Итак, сотни и сотни радиостанций по всему земному шару с энергией и боеспособностью дальнобойных артиллерийских стволов передали ялтинское сообщение, каждый абзац которого начинался всесильным «Мы…». В этом державном «мы», которое шло по восходящей — «Мы рассмотрели», «Мы договорились», «Мы обсудили», «Мы решили», «Мы составили», «Мы собрались», — были и целеустремленность, и сознание ясности перспективы, и уверенность в своей правоте, и вера в торжество победы. Одним словом, тут союз трех осознал свою историческую миссию, утвердив вопреки различию характеров и дорог единство цели.

А дороги были разными и после Ялты.

Сталина ждали военные заботы — шло великое накапливание сил перед решающим рывком к Берлину, — он слушал крымское коммюнике уже в Москве.

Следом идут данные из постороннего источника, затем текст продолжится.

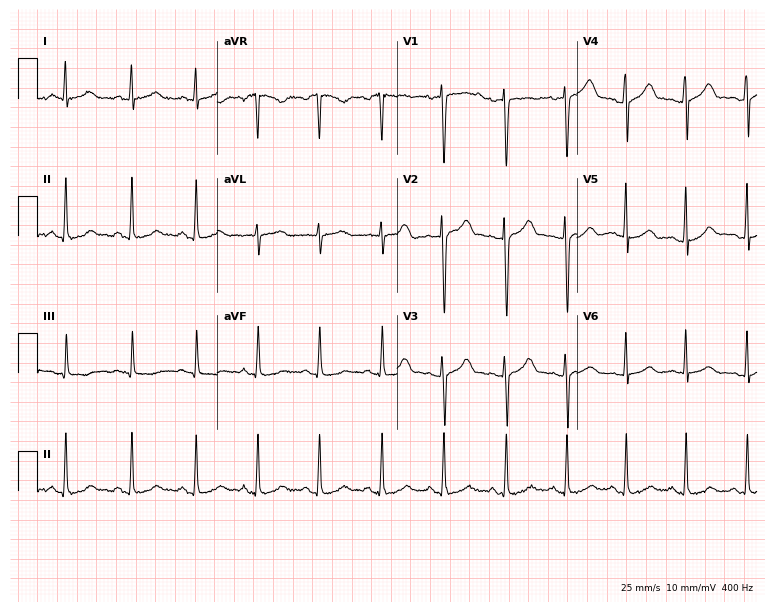
Resting 12-lead electrocardiogram (7.3-second recording at 400 Hz). Patient: a woman, 30 years old. None of these six findings is recorded: first-degree AV block, right bundle branch block, left bundle branch block, sinus bradycardia, atrial fibrillation, sinus tachycardia.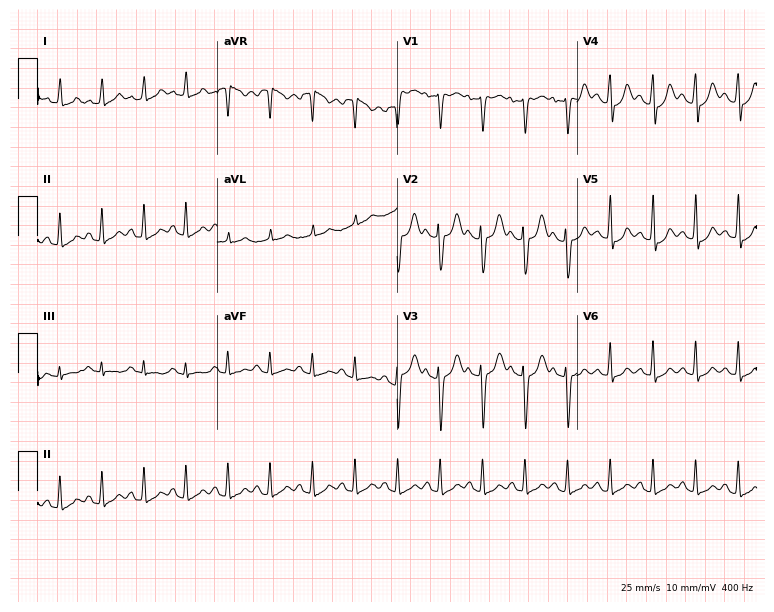
12-lead ECG from a female patient, 40 years old. Findings include sinus tachycardia (a sinus rate of 100 beats per minute or more).

Рузвельт вылетел в Египет, где ждал его крейсер «Куинси». Пока корабль двигался из Александрии в Алжир, Гопкинс оставался на «Куинси». То ли недуг сковал советника президента, то ли дала себя знать размолвка, которая казалась все более зримой, Рузвельт и Гопкинс виделись лишь однажды — в тот самый момент, когда Гопкинс должен был сойти на алжирский берег. Как свидетельствовали очевидцы, этой встрече, как и этому расставанию, недоставало тепла. Видно, недоброжелатели Гопкинса преуспели в своем стремлении вооружить президента против его друга. Гопкинс понимал это и, быть может, не мог простить этого президенту. Обо всем этом можно было бы и не говорить, если бы расставание в Алжире не было бы у них последним…

Корабль поплыл дальше. До американского берега оставалась неделя пути. На Средиземноморье было солнечно и прохладно. Президент мерз и говорил, что ему недостает солнца. Президента окружал сонм его помощников, надо было думать, что сказать и чего не говорить конгрессу, Рузвельт заметно оживлялся, начинал импровизировать. Однако его хватало ненадолго — коляску выкатывали на солнце, президент засыпал.

Как ни худо было президенту, его житье-бытье на «Куинси» было спокойно, к тому же, по давней привычке молодости, президент лучше чувствовал себя на море, чем на суше. Казалось, море пойдет ему на пользу… Однако произошло чрезвычайное: в дальней каюте корабля недуг свалил старика Уотсона, давнего и верного друга Рузвельта, которого, как амулет, президент брал с собой в самые ответственные поездки. Все, что президент знал о болезни друга, было не очень утешительным, но и не предвещало, казалось, плохого, видно, врачи, щадя президента, не говорили всей правды — врачи умели щадить и утешать. Но жизнь не давала себя обмануть: легко утешить, когда человек жив, много труднее это сделать после того, как человека не стало. Уотсон умер, и президенту сказали об этом. В иное время, пожалуй, президент совладал бы с этой вестью. Сейчас было трудно… Горе, вызванное в свое время смертью матери, казалось, он сжег в себе, на людях не плакал. Сейчас он не стыдился слез. Но даже в нелегком своем положении он умел собраться. Его доклад конгрессу о конференции в Крыму был назначен на 2 марта. В условленный час он был на трибуне. «Это была длительная поездка, — сказал он. — Надеюсь, вы согласитесь, что она была плодотворна». На этот раз он не мог говорить стоя. «Мне легче, когда я не надеваю на ноги десять фунтов стали», — произнес он, как бы прося снисхождения, никогда прежде в подобных обстоятельствах он не говорил об этом.